Numa amostra de mães adolescentes, Matos (2000) observou que o mau trato ocorrido na infância destas jovens contribuiram para a emergência de uma representação insegura da vinculação e para a ocorrência de interacções menos adequadas com os seus bebés.

Em amostras de crianças institucionalizadas vítimas de separações frequentes ou de traumas severos (ou crónicos) relacionados com a prestação de cuidados parece haver especificidades relativamente à organização da vinculação (Howe & Fearnley, 2003).

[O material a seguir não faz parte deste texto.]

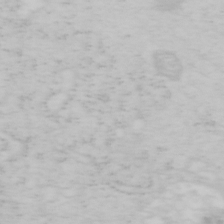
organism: Mouse
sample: OT-I killer T cells with ID8 ovarian cancer cells
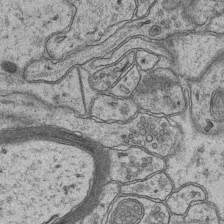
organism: Mouse
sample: CA1 Hippocampus
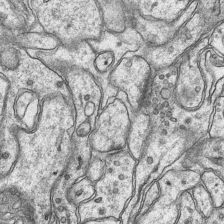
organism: Mouse
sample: CA1 Hippocampus
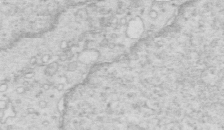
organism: Mouse
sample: Multiciliated cells
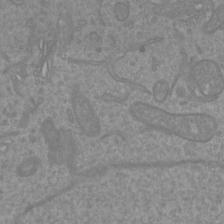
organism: Mouse
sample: Cortical neurons
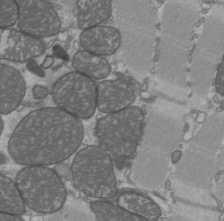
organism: C57BL Mouse
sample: Heart
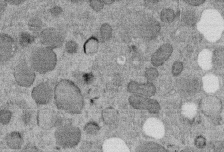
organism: C. elegans
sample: C. elegans embryo early stage
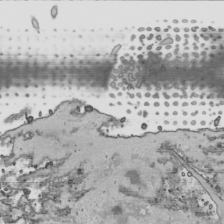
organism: Human
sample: Mitochondria in HCT116 cells
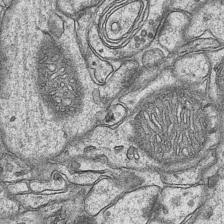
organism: Mouse
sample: CA1 Hippocampus
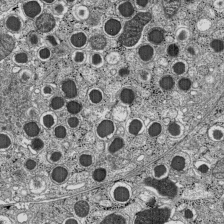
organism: C57BL Mouse
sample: Pancreatic islet
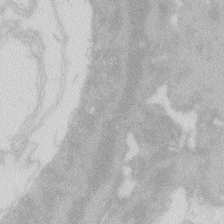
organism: Zebrafish
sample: Macrophage
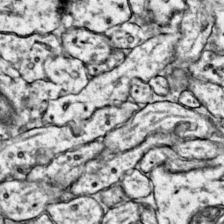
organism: Mouse
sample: Primary visual cortex
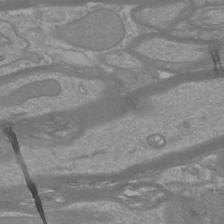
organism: Mouse
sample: Cortical neurons
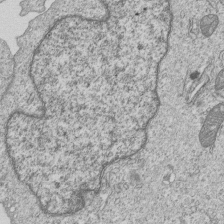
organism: Human
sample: MDA-MB-231 cells
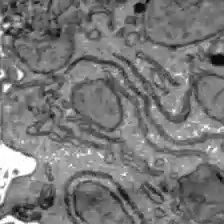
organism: C57BL Mouse
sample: Liver
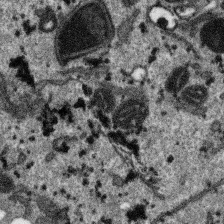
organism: Human
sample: Lung epithelial cells infected with SARS-CoV-2
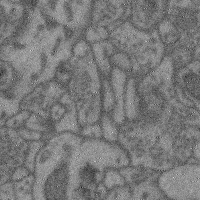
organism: Mouse
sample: Cerebral cortex
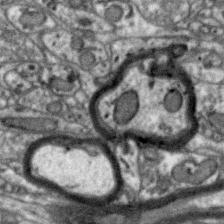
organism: Zebra finch
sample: Brain
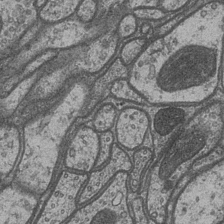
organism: Drosophila
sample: Optic medulla
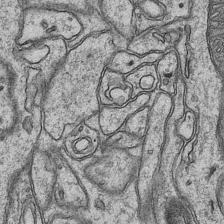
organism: Mouse
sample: CA1 Hippocampus
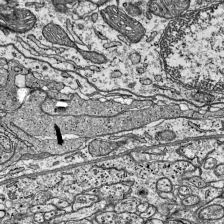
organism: Mouse
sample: Visual Cortex
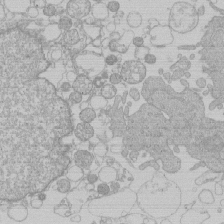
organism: Human
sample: Macrophage cells
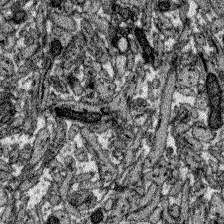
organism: Zebrafish
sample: Larval olfactory bulb
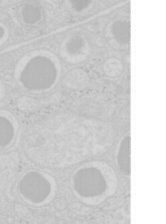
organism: Mouse
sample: Pancreas
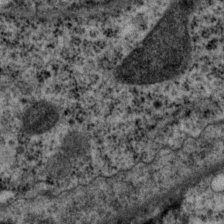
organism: P. pacificus
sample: Pharynx
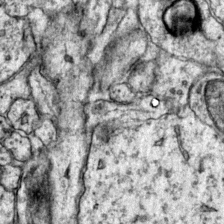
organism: Mouse
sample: Primary visual cortex
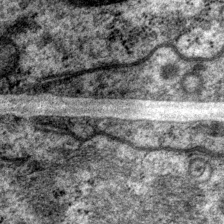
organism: P. pacificus
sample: Pharynx
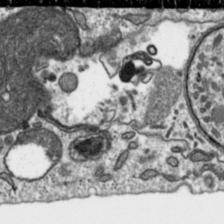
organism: Toxoplasma gondii
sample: Parasites in a vacuole inside a host cell
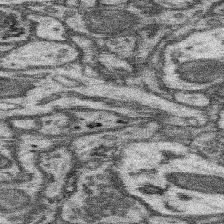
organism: Mouse
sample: Somatosensory cortex neuropil
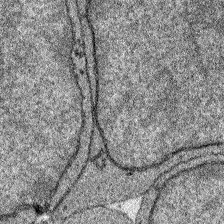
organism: Zebrafish
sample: Larval olfactory bulb
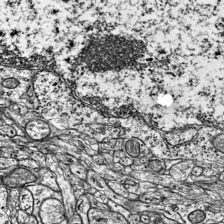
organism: Mouse
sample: Visual Cortex
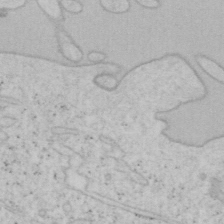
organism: Human
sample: HeLa cells
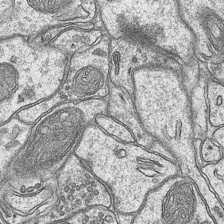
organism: Mouse
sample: CA1 Hippocampus
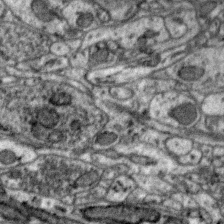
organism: Zebra finch
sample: Brain
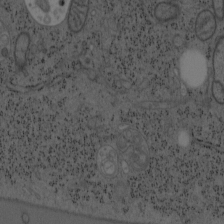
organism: Mouse
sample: OT-I killer T cells with ID8 ovarian cancer cells
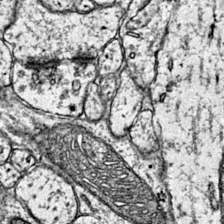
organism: Mouse
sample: Primary visual cortex
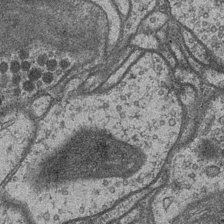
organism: Drosophila
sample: Optic medulla
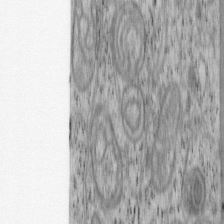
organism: Human
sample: HeLa cells
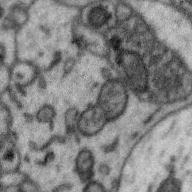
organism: Zebra finch
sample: Brain
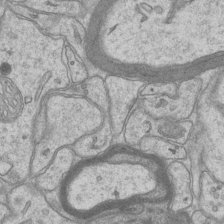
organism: Mouse
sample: CA1 Hippocampus
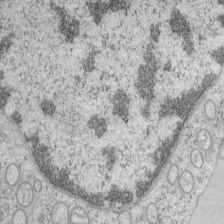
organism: Mouse
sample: OT-I killer T cells with ID8 ovarian cancer cells
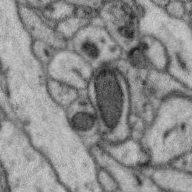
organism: Zebra finch
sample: Brain
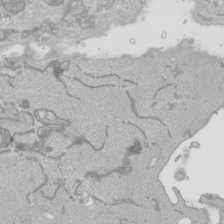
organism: Human
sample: Mitochondria in HCT116 cells
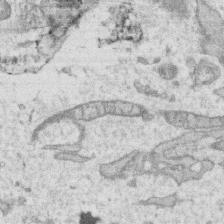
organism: Human
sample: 1205lu cells
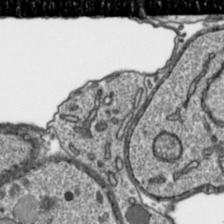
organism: Toxoplasma gondii
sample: Parasites in a vacuole inside a host cell
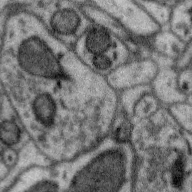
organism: Zebra finch
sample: Brain
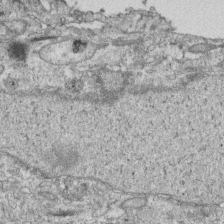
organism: Human
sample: HeLa cell HIV synapse
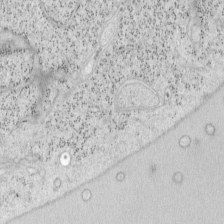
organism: Mouse
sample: OT-I killer T cells with ID8 ovarian cancer cells
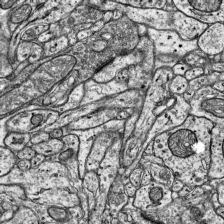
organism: Mouse
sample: Visual Cortex
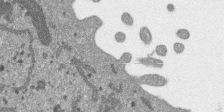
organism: Human
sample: Lung epithelial cells infected with SARS-CoV-2
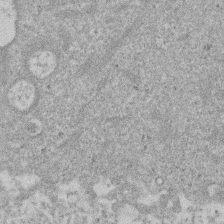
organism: Mouse
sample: Dividing mouse embryo 1 cell stage
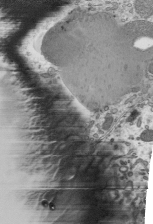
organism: Mouse
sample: Mouse epididymis efferent ductule cilia
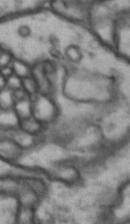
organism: Drosophila
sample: Brain
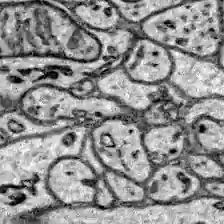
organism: Zebrafish
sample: Brain
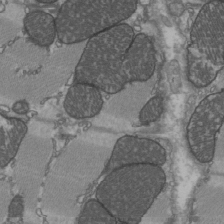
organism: C57BL Mouse
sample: Heart
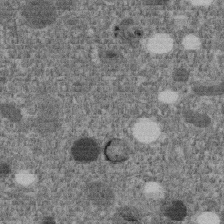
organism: C. elegans
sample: C. elegans embryo early stage
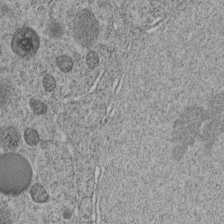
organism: C. elegans
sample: C. elegans embryo early stage
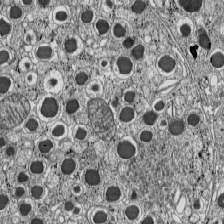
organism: C57BL Mouse
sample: Pancreatic islet
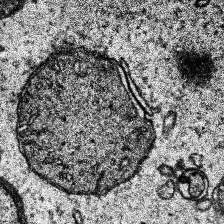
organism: Human
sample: Temporal Lobe
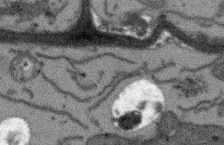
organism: Arabidopsis thaliana
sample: Root tip
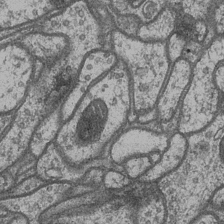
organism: Drosophila
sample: Optic medulla
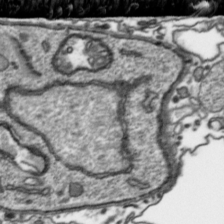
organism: Toxoplasma gondii
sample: Parasites in a vacuole inside a host cell
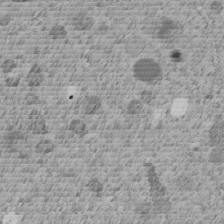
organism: C. elegans
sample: C. elegans embryo early stage
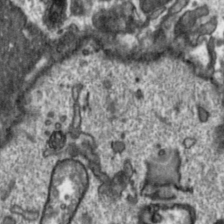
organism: Toxoplasma gondii
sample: Parasites in a vacuole inside a host cell
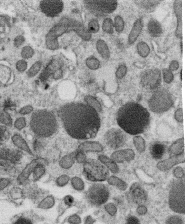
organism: C. elegans
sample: C. elegans oocyte; sperm cells
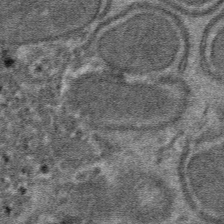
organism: Mouse
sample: Mouse hepatocytes
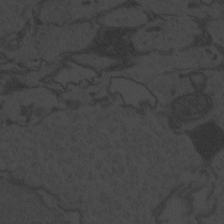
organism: Zebrafish
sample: Macrophage infected with Toxoplasma gondii
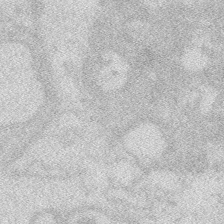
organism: Zebrafish
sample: Macrophage
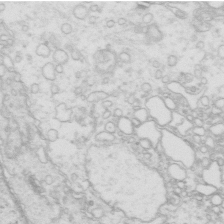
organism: Mouse
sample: Multiciliated cells
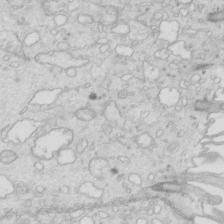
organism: Mouse
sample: Multiciliated cells
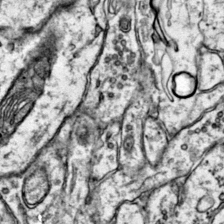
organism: Mouse
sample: Primary visual cortex
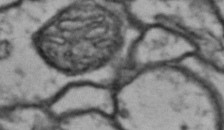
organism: Drosophila
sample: Brain
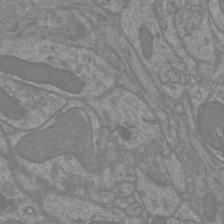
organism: Mouse
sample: Cortical neurons
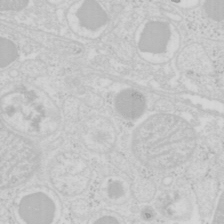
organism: Mouse
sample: Pancreas
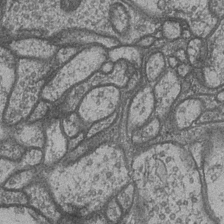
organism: Drosophila
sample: Optic medulla
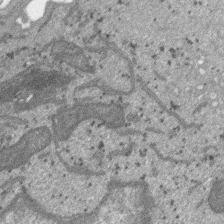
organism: Human
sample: Lung epithelial cells infected with SARS-CoV-2
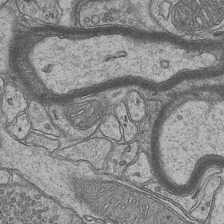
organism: Mouse
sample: CA1 Hippocampus
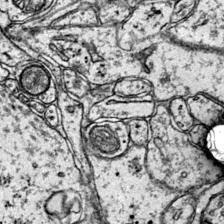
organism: Mouse
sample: Primary visual cortex
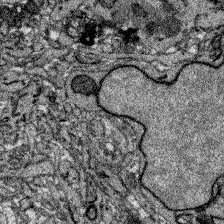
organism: Zebrafish
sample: Larval olfactory bulb
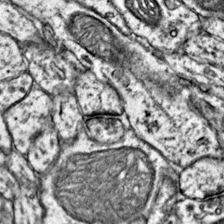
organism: Mouse
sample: Primary visual cortex
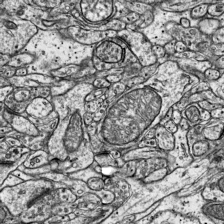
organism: Mouse
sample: Visual Cortex
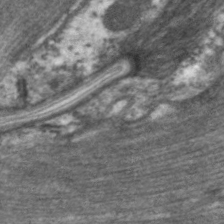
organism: C. elegans
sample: Pharynx
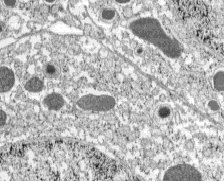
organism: C57BL Mouse
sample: Pancreatic islet
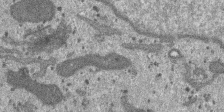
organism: Human
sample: Lung epithelial cells infected with SARS-CoV-2
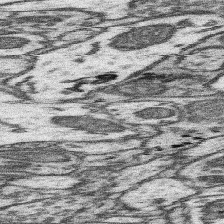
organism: Mouse
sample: Somatosensory cortex neuropil
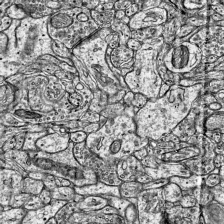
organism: Mouse
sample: Visual Cortex
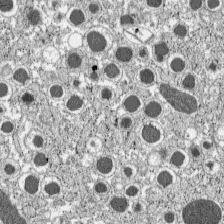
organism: C57BL Mouse
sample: Pancreatic islet
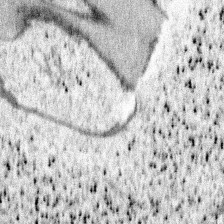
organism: Human
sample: HeLa cells
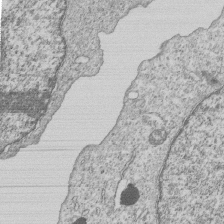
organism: Human
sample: MDA-MB-231 cells
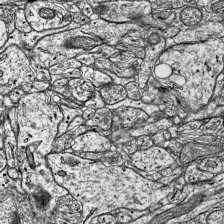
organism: Mouse
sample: Visual Cortex
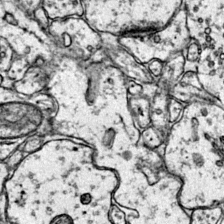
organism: Mouse
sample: Primary visual cortex
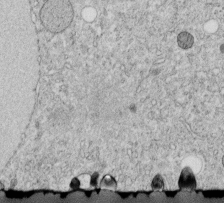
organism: C. elegans
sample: C. elegans embryo early stage
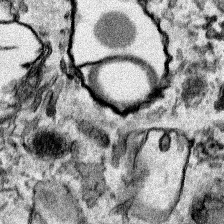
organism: Human
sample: Mitochondria in HCT116 cells
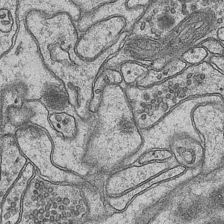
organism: Mouse
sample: CA1 Hippocampus
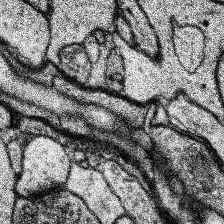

143 Recorrendo novamente a crianças romenas institucionalizadas, avaliadas com a Situação Estranha (conjugada com um instrumento específico para determinar a formação da vinculação), Zeanah et al., 2005) concluíram que, na generalidade dos casos não se observa uma organização da vinculação relativamente a um cuidador privilegiado. O número de crianças não classificáveis ou com uma vinculação desorganizada é semelhante ao do estudo de Carlson e colaboradores (1989) com crianças maltratadas. Este facto permite, do ponto de vista da vinculação, estabelecer um paralelo entre estes dois contextos de prestação de cuidados. O mais preocupante entre as crianças institucionalizadas é a aparente incapacidade para desenvolver um padrão de vinculação (qualquer que seja). Por isso, os autores deste estudo conceberam a hipótese de, nestes casos, estarmos perante um padrão designado por

unorganized (não organizado) que associam à situação de privação afectiva grave. Nestas

circunstâncias, as crianças não conseguiram estabelecer uma relação selectiva com um dos cuidadores e, por isso, não exibem nenhum dos quatro padrões de vinculação. São incapazes de responder recorrerendo a estratégias relacionais em contextos que apelam à regulação emocional. Por outro lado, entre estas crianças, há um grande número de perturbações graves da vinculação enquadráveis nas perturbações reactivas da vinculação descritas na DSM-IV (APA, 1994) avaliadas através da Entrevista dos Distúrbios da Vinculação (Smyke & Zeanah, 1999) ou de uma entrevista semi-estruturada aos pais concebida para avaliar a perturbação da vinculação de tipo desinibida (Rutter, Colvert, Kreppner, Beckett, Castle, Groothues, Hawkins, O’Connor, Stevens & Sonuga-Barke, 2007). No grupo de crianças romenas (que viveram em instituições) adoptadas na Grã-Bretanha, observaram-se alterações da vinculação no sentido da desinibição após sete anos de integração nas famílias. Este facto parece apontar no sentido da influência de algum tipo de mecanismo biológico para explicar a estabilidade da perturbação. Por outro lado, é essencial avaliar, do ponto de vista da família, factores que possam influenciar a manutenção deste tipo de distúrbios. De qualquer modo, o acompanhamento destas crianças nos estudos em curso no Reino Unido poderão, no futuro, contribuir para esclarecer estas questões (Rutter et al., 2007).

No que concerne aos efeitos do mau trato ocorrido na infância sobre a vinculação avaliada na idade adulta a investigação mostrado que este tipo de experiências estão associadas a representações não resolvidas e a níveis elevados de dissociação, confusão identitária e problemas relacionais (Bailey, Moran & Pederson (2007).